De Hollandsche Lelie. Jaargang 21
(1907-1908)– [tijdschrift] Hollandsche Lelie, De– Gedeeltelijk auteursrechtelijk beschermd
[pagina 117]
| |
Blanke droomen, schuwt gij dan het licht,
en vliedt daarom heen elk droomgezicht
bij het bleeke gloren van den morgen,
die een dag mij brengt met al zijn zorgen?

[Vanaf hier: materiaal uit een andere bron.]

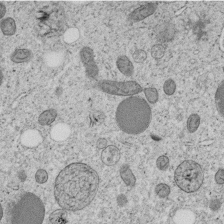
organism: C. elegans
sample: C. elegans embryo early stage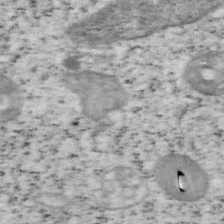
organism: Mouse
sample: OT-I killer T cells with ID8 ovarian cancer cells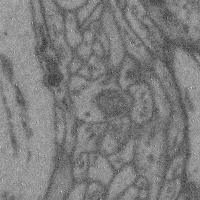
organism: Mouse
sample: Cerebral cortex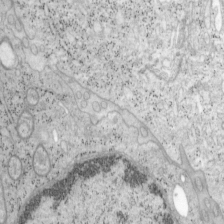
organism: Mouse
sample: OT-I killer T cells with ID8 ovarian cancer cells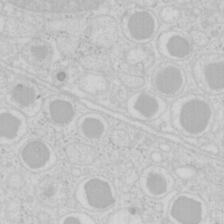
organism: Mouse
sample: Pancreas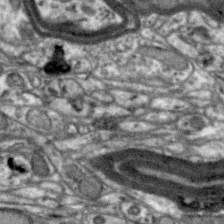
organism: Zebra finch
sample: Brain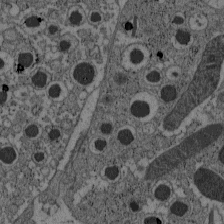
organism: C57BL Mouse
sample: Pancreatic islet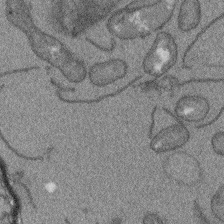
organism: Arabidopsis thaliana
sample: Root tip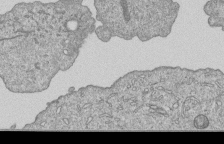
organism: Human
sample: MDA-MB-231 cells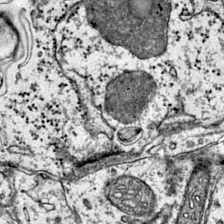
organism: Mouse
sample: Primary visual cortex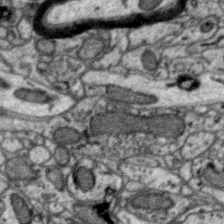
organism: Zebra finch
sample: Brain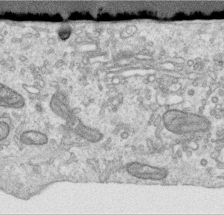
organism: Human
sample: Centriole in RPE cells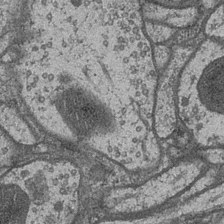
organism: Drosophila
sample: Optic medulla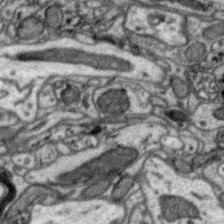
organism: Zebra finch
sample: Brain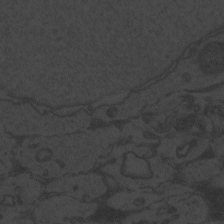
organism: Zebrafish
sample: Macrophage infected with Toxoplasma gondii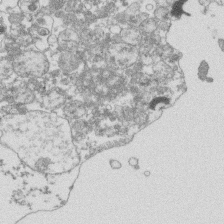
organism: Human
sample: HeLa cell HIV synapse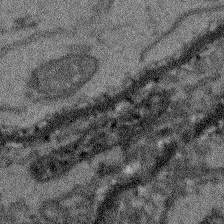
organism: Arabidopsis thaliana
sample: Root tip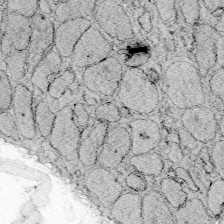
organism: Zebrafish
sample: Whole-Brain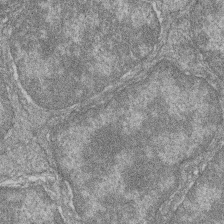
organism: Zebrafish
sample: Cilia; retinal pigment epithelium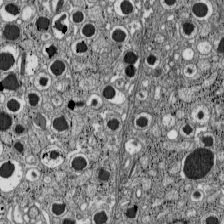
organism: C57BL Mouse
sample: Pancreatic islet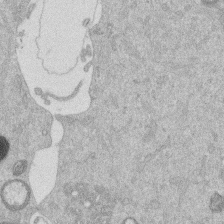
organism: Mouse
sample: Dividing mouse embryo 1 cell stage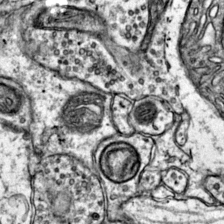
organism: Mouse
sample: Primary visual cortex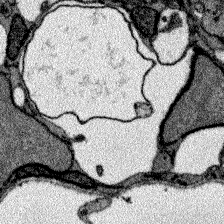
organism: Zebrafish
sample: Larval olfactory bulb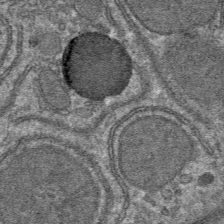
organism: Mouse
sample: Mouse hepatocytes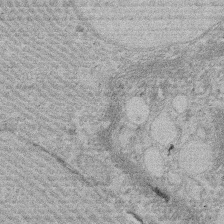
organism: Rat
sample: Salivary granule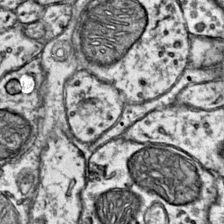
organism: Mouse
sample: Primary visual cortex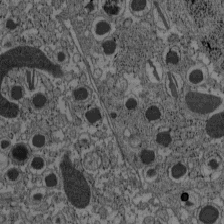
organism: C57BL Mouse
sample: Pancreatic islet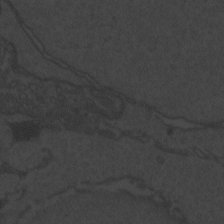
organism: Zebrafish
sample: Macrophage infected with Toxoplasma gondii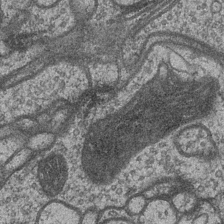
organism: Drosophila
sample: Optic medulla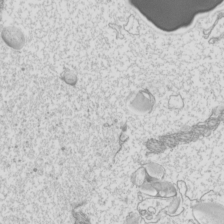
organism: Mouse
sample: Cilia; mouse epididymis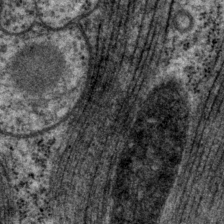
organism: P. pacificus
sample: Pharynx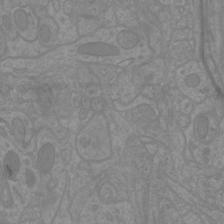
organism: Mouse
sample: Cortical neurons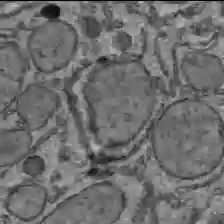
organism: C57BL Mouse
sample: Liver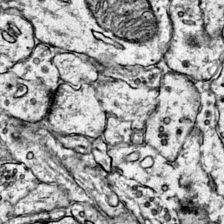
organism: Mouse
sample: Primary visual cortex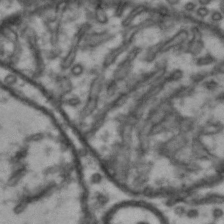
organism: Drosophila
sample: Brain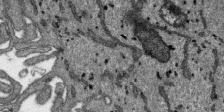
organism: Human
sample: Lung epithelial cells, uninfected (mock) control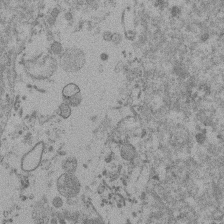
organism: Mouse
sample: Dividing mouse embryo 1 cell stage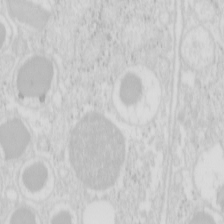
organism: Mouse
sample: Pancreas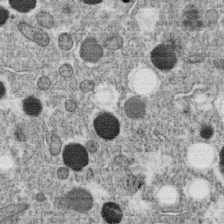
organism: C. elegans
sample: C. elegans oocyte; sperm cells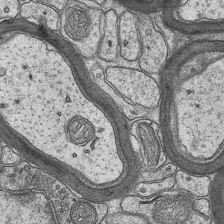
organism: Mouse
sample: CA1 Hippocampus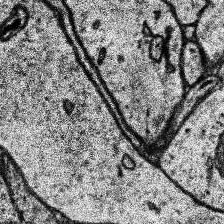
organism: Human
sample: Temporal Lobe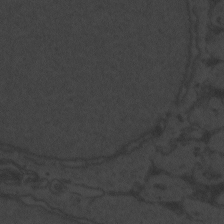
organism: Zebrafish
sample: Macrophage infected with Toxoplasma gondii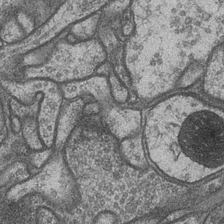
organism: Drosophila
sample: Optic medulla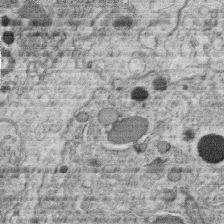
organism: C. elegans
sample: C. elegans oocyte; sperm cells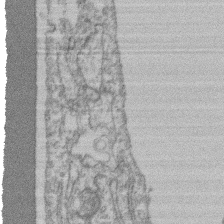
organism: Mouse
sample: T cell stromal cell synapse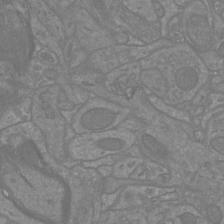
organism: Mouse
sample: Cortical neurons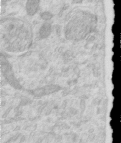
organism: Human
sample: Centriole in RPE cells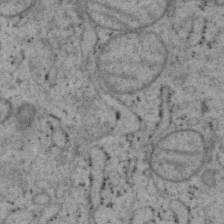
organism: Human
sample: HeLa cells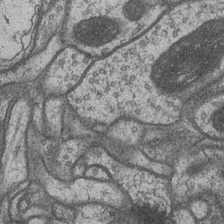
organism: Drosophila
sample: Optic medulla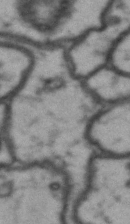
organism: Drosophila
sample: Brain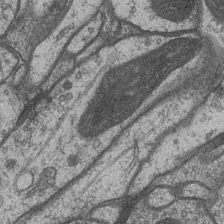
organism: Drosophila
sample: Optic medulla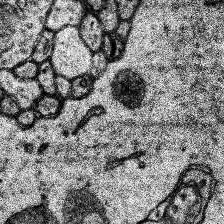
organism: Human
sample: Temporal Lobe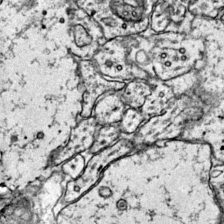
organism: Mouse
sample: Primary visual cortex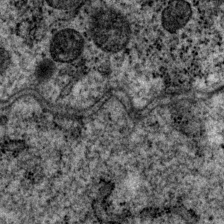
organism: P. pacificus
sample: Pharynx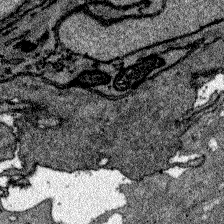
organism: Zebrafish
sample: Larval olfactory bulb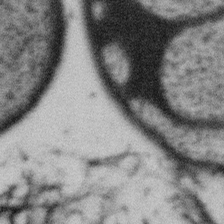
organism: Gemmata obscuriglobus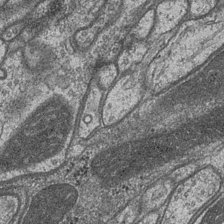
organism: Drosophila
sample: Optic medulla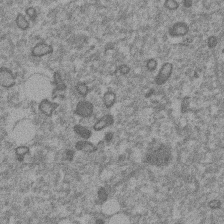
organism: Mouse
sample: Dividing mouse embryo 1 cell stage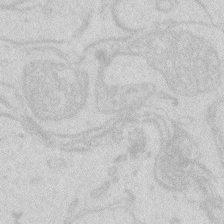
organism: Zebrafish
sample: Macrophage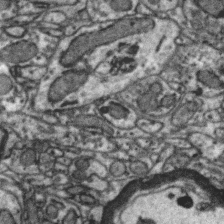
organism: Zebra finch
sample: Brain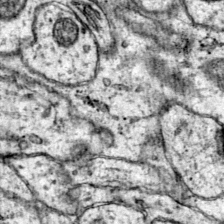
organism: Mouse
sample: Primary visual cortex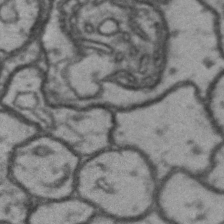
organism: Drosophila
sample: Brain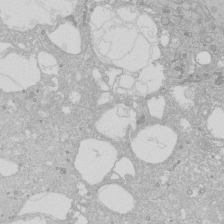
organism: Human
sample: Caco-2 cells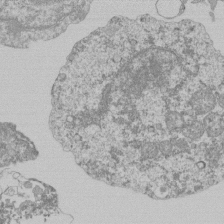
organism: Mouse
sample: Activated Pmel transgenic CD8+ T Cells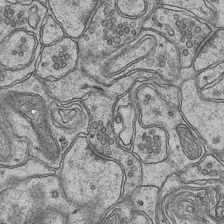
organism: Mouse
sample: CA1 Hippocampus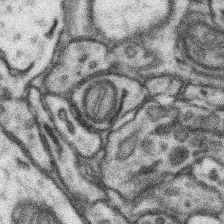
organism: Mouse
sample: Somatosensory cortex neuropil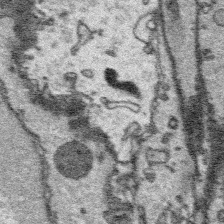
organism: Platynereis dumerilii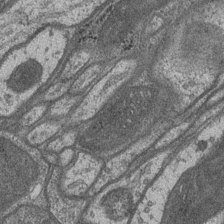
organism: Drosophila
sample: Optic medulla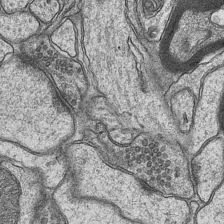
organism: Mouse
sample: CA1 Hippocampus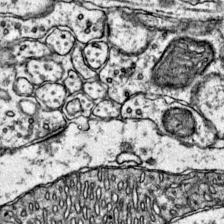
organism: Mouse
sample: Primary visual cortex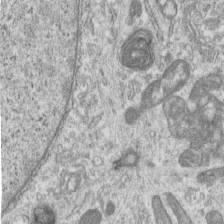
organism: Human
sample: Centriole in RPE cells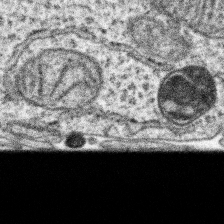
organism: Human
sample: HeLa cells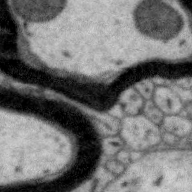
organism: Zebra finch
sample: Brain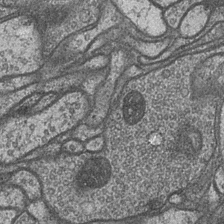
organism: Drosophila
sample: Optic medulla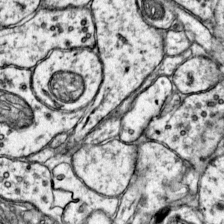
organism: Mouse
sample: Primary visual cortex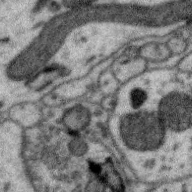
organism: Zebra finch
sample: Brain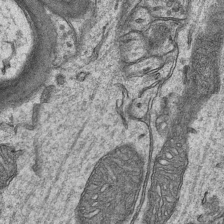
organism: Mouse
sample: CA1 Hippocampus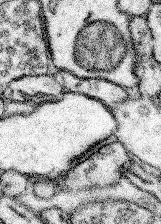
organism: Mouse
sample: Somatosensory cortex neuropil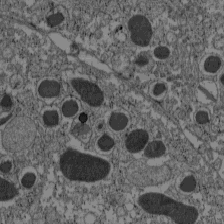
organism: C57BL Mouse
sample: Pancreatic islet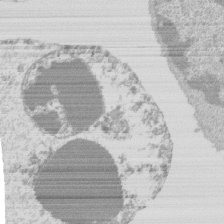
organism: Mouse
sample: Activated Pmel transgenic CD8+ T Cells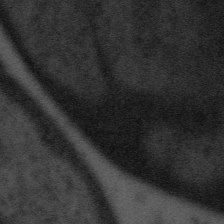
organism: Tuwongella immobilis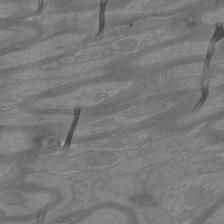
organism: Mouse
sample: Cortical neurons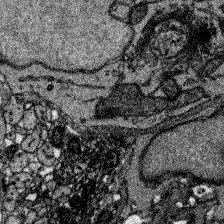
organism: Zebrafish
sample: Larval olfactory bulb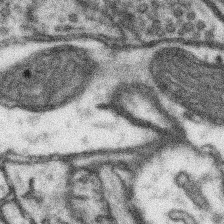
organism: Mouse
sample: Somatosensory cortex neuropil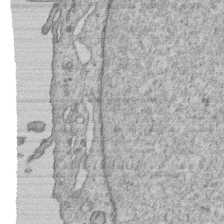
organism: Human
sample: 1205lu cells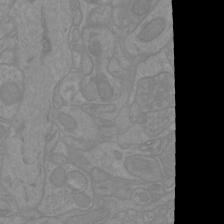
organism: Mouse
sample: Cortical neurons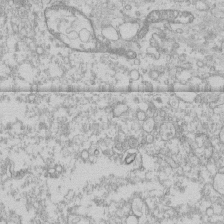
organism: Human
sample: CRL-1474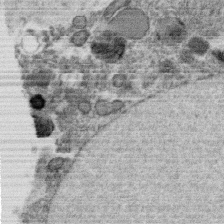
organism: C. elegans
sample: C. elegans oocyte; sperm cells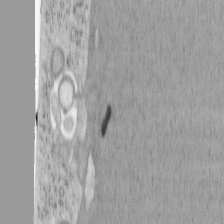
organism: Human
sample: HeLa cells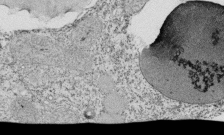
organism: Tetrahymena
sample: Cilia in tetrahymena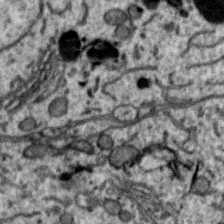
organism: Zebra finch
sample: Brain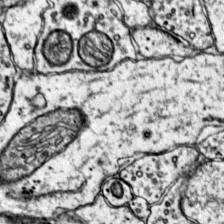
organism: Mouse
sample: Primary visual cortex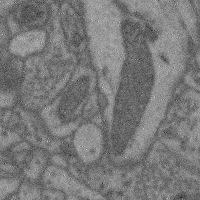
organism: Mouse
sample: Cerebral cortex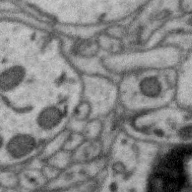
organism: Zebra finch
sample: Brain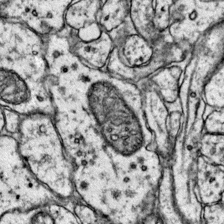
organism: Mouse
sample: Primary visual cortex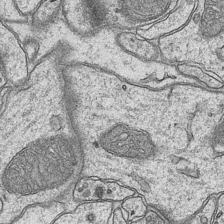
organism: Mouse
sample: CA1 Hippocampus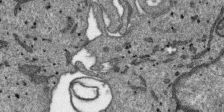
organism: Human
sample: Lung epithelial cells, uninfected (mock) control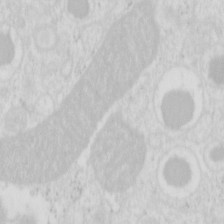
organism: Mouse
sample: Pancreas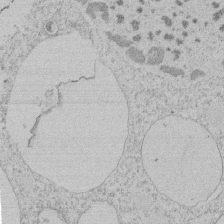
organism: Tetrahymena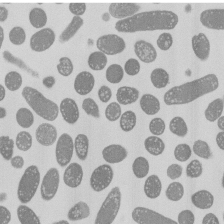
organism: E. coli
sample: Bacterial nucleoid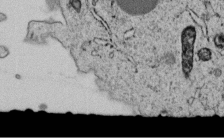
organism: C. elegans
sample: C. elegans embryo early stage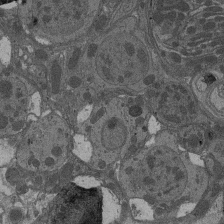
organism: Drosophila
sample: Antenna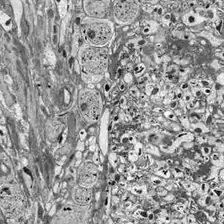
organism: Drosophila
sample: Optic lobe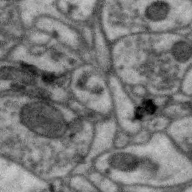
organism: Zebra finch
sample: Brain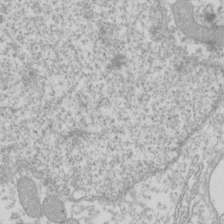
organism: Xenopus
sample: Cilia; centrioles in frog embryo cells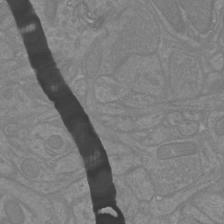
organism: Mouse
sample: Cortical neurons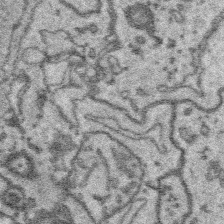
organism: Platynereis dumerilii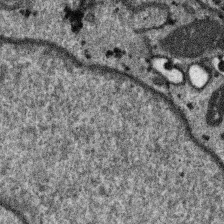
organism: Human
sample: Lung epithelial cells infected with SARS-CoV-2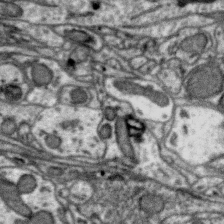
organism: Zebra finch
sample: Brain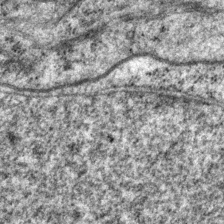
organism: P. pacificus
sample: Pharynx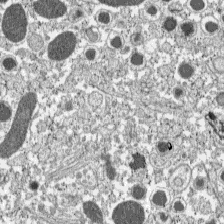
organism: C57BL Mouse
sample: Pancreatic islet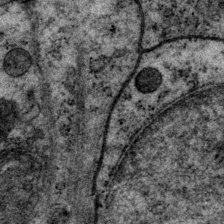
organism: P. pacificus
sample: Pharynx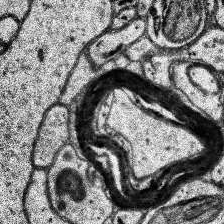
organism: Human
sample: Temporal Lobe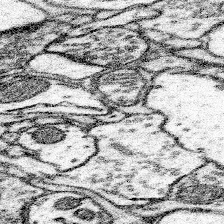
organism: Mouse
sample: Somatosensory cortex neuropil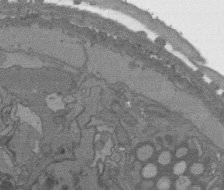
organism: C. elegans
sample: AFD neurons C. elegans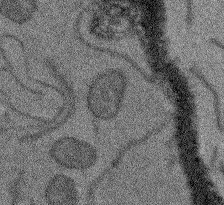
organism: Arabidopsis thaliana
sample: Root tip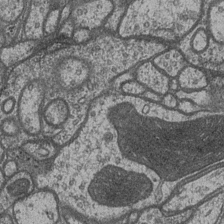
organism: Drosophila
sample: Optic medulla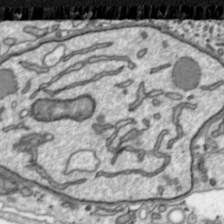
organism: Toxoplasma gondii
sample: Parasites in a vacuole inside a host cell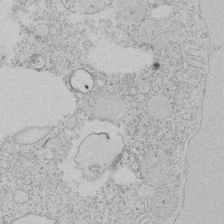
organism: Tetrahymena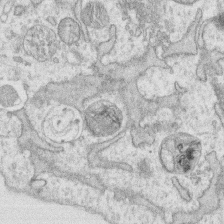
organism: Human
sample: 1205lu cells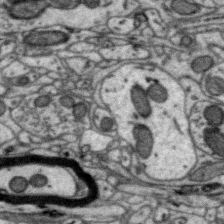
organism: Zebra finch
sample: Brain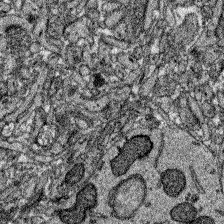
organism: Zebrafish
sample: Larval olfactory bulb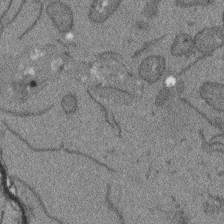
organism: Arabidopsis thaliana
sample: Root tip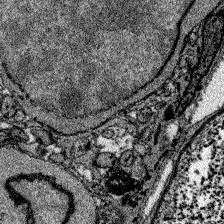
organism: Zebrafish
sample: Larval olfactory bulb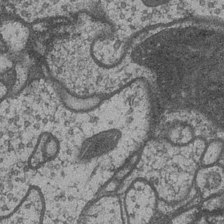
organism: Drosophila
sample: Optic medulla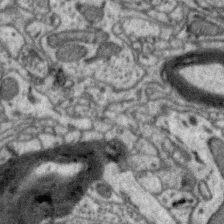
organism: Zebra finch
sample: Brain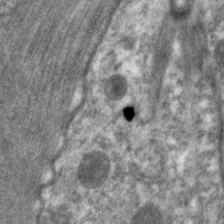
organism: C. elegans
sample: Pharynx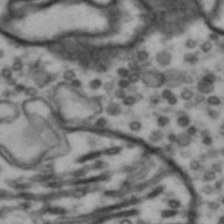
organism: Drosophila
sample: Brain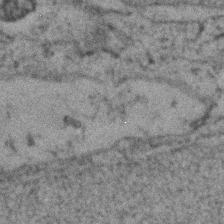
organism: Zebrafish
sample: Zebrafish embryo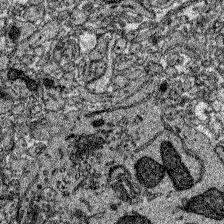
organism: Zebrafish
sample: Larval olfactory bulb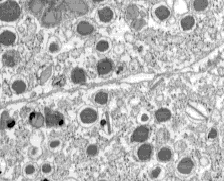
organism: C57BL Mouse
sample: Pancreatic islet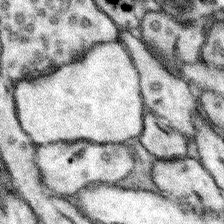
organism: Mouse
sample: Somatosensory cortex neuropil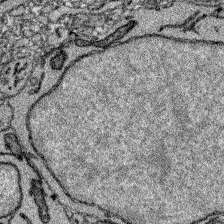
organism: Zebrafish
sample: Larval olfactory bulb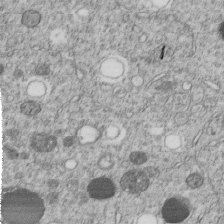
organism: C. elegans
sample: C. elegans embryo early stage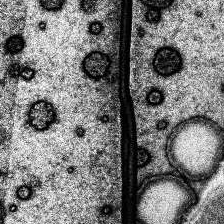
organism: Human
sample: Temporal Lobe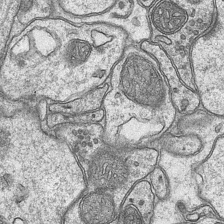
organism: Mouse
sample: CA1 Hippocampus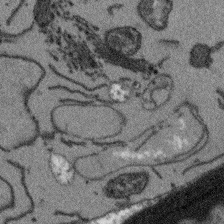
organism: Arabidopsis thaliana
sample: Root tip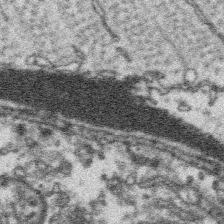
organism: Platynereis dumerilii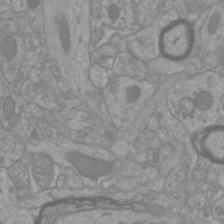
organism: Mouse
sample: Cortical neurons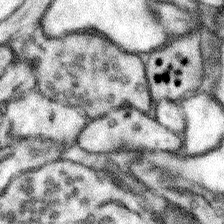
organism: Mouse
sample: Somatosensory cortex neuropil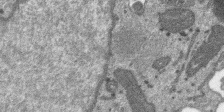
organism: Human
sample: Lung epithelial cells infected with SARS-CoV-2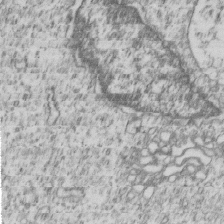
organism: Human
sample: MDA-MB-231 cells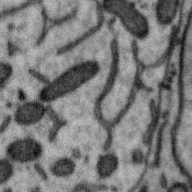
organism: Zebra finch
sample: Brain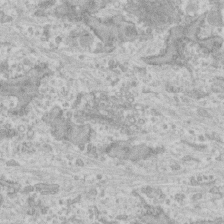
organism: Human
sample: CRL-1474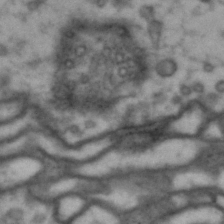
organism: Drosophila
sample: Brain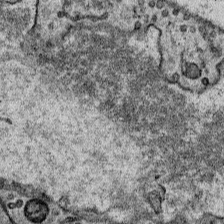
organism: Mouse
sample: Mouse Salivary gland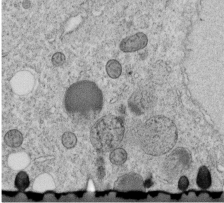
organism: C. elegans
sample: C. elegans embryo early stage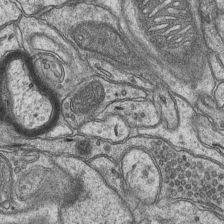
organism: Mouse
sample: CA1 Hippocampus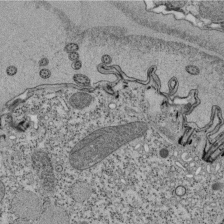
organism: Tetrahymena
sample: Cilia in tetrahymena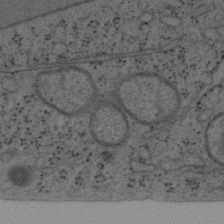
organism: Human
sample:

Droomen! liefderijker zoude 't zijn,
wildet ge verlichten àl mijn zorgen - pijn,
't leven mij vermooien door uw schijn.
Zonder droefheid zou mijn leven zijn!
Steunen zou mij dan een heerlijk wéten
- dat mij zorg en last snel deed vergeten -
een bestaan van 't stille tooverland,
dat ik mocht betreden aan uw hand.
Droomen! zijt ge feeën of demonen? -
Wèl wilt gij uw heerlijk licht-lach toonen,
maar in duisternis straalt uit uw licht,
overglansd door 't droefste dage-licht.
Nauwlijks sluit de slaap mijn moede oogen,
of gij brengt mij weer uw wreede logen;
en het leed, een korte wijl verloren,
wordt te wreeder met elk morgenlicht herboren.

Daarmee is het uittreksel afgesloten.